I edited the code from the previous answers, so that they are functions that take the same inputs (one-dimensional time series) and return the same result (vector of days since the last n-day maximum):
daysSinceHigh1 <- function(x,n) { as.vector(n-rollapply(x, n, which.max)) } daysSinceHigh2 <- function(x, n){ apply(embed(x, n), 1, which.max)-1 }
The second function seems to be the fastest, but they give slightly different results:
> getSymbols("^GSPC",from='01-01-1900') [1] "GSPC" > system.time(x <- daysSinceHigh1(Cl(GSPC), 200)) user system elapsed 0.42 0.00 0.42 > system.time(y <- daysSinceHigh2(Cl(GSPC), 200)) user system elapsed 0.24 0.00 0.24 > all.equal(x,y) [1] "Mean relative difference: 0.005025126"

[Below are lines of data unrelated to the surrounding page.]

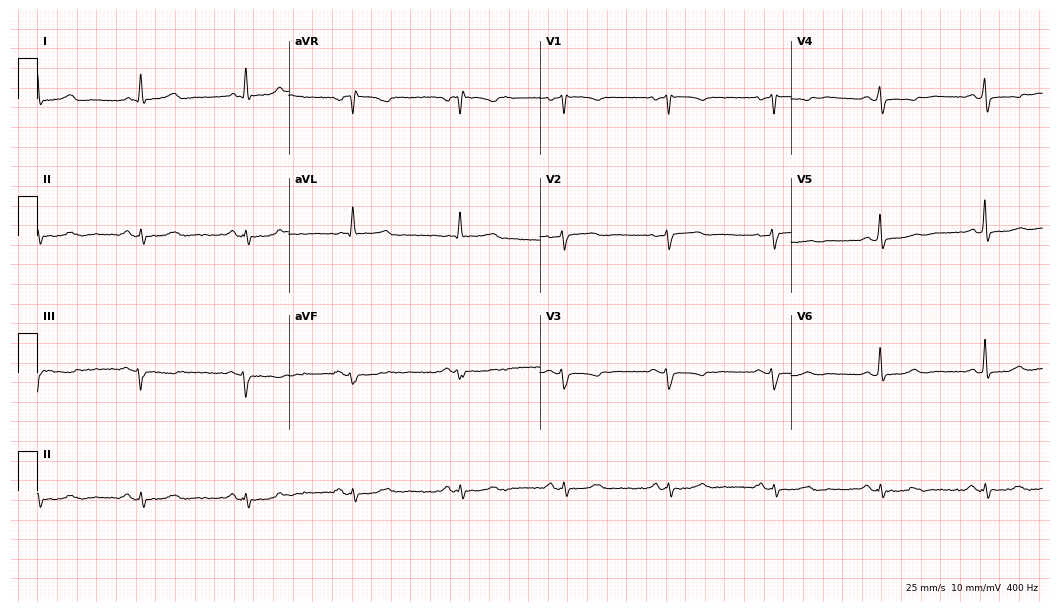
ECG — a 53-year-old female. Screened for six findings — first-degree AV block, right bundle branch block, left bundle branch block, sinus bradycardia, atrial fibrillation, sinus tachycardia — none is recorded. Findings outside these six are not listed.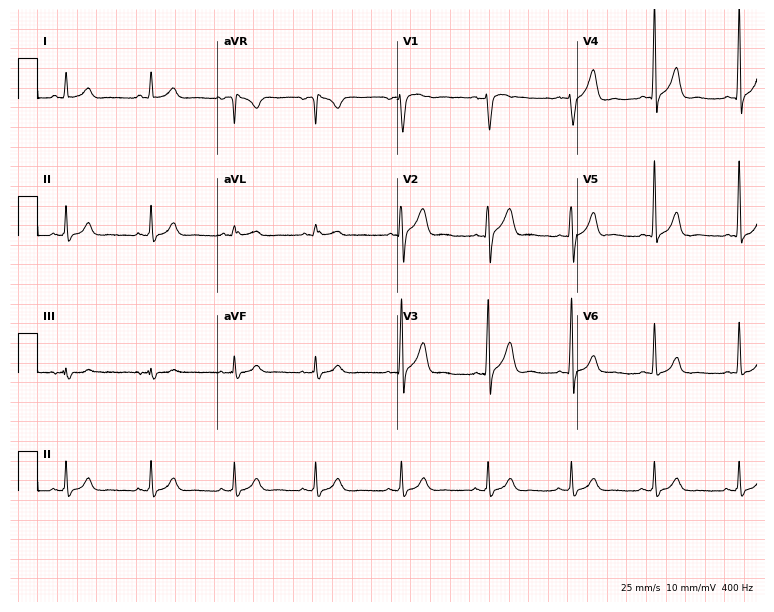
12-lead ECG from a man, 28 years old (7.3-second recording at 400 Hz). No first-degree AV block, right bundle branch block, left bundle branch block, sinus bradycardia, atrial fibrillation or sinus tachycardia recorded for this tracing.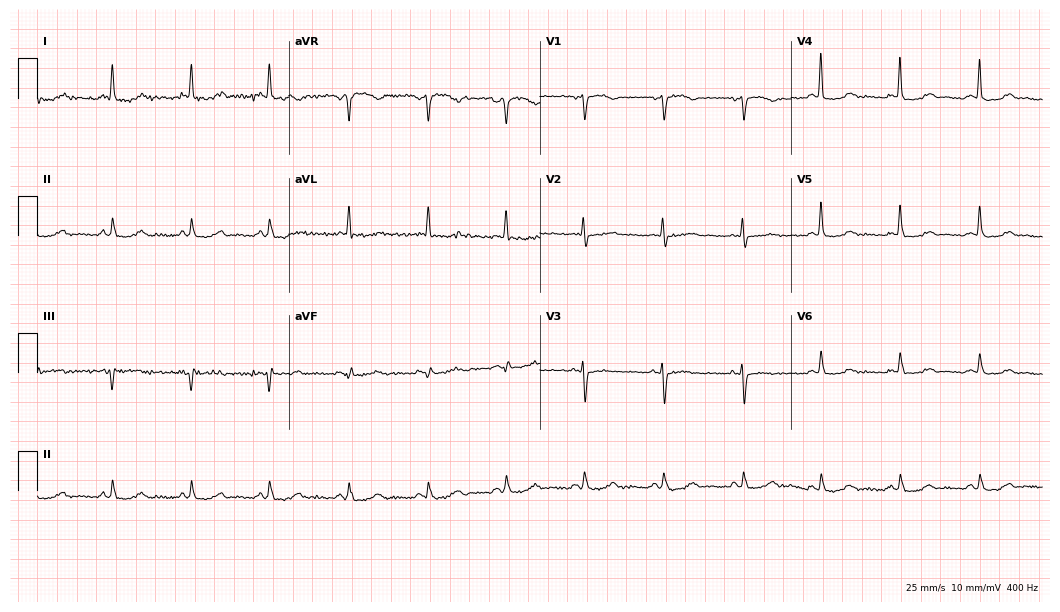
ECG — a 66-year-old woman. Labelled as a normal ECG.

Upon closer examination, it turns out that in the first function there are some strange edge cases:
data <- c(1,2,3,4,5,6,7,7,6,5,6,7,8,5,4,3,2,1) answer <- c(0,0,0,0,1,2,3,0,0,1,2,3,4,4) x <- daysSinceHigh1(data, 5) y <- daysSinceHigh2(data, 5) > x [1] 0 0 0 1 2 3 4 4 0 1 2 3 4 4 > y [1] 0 0 0 0 1 2 3 0 0 1 2 3 4 4 > answer [1] 0 0 0 0 1 2 3 0 0 1 2 3 4 4 > all.equal(x,answer) [1] "Mean relative difference: 0.5714286" > all.equal(y,answer) [1] TRUE
Therefore, it seems that the second function (based on Andrie code) is better.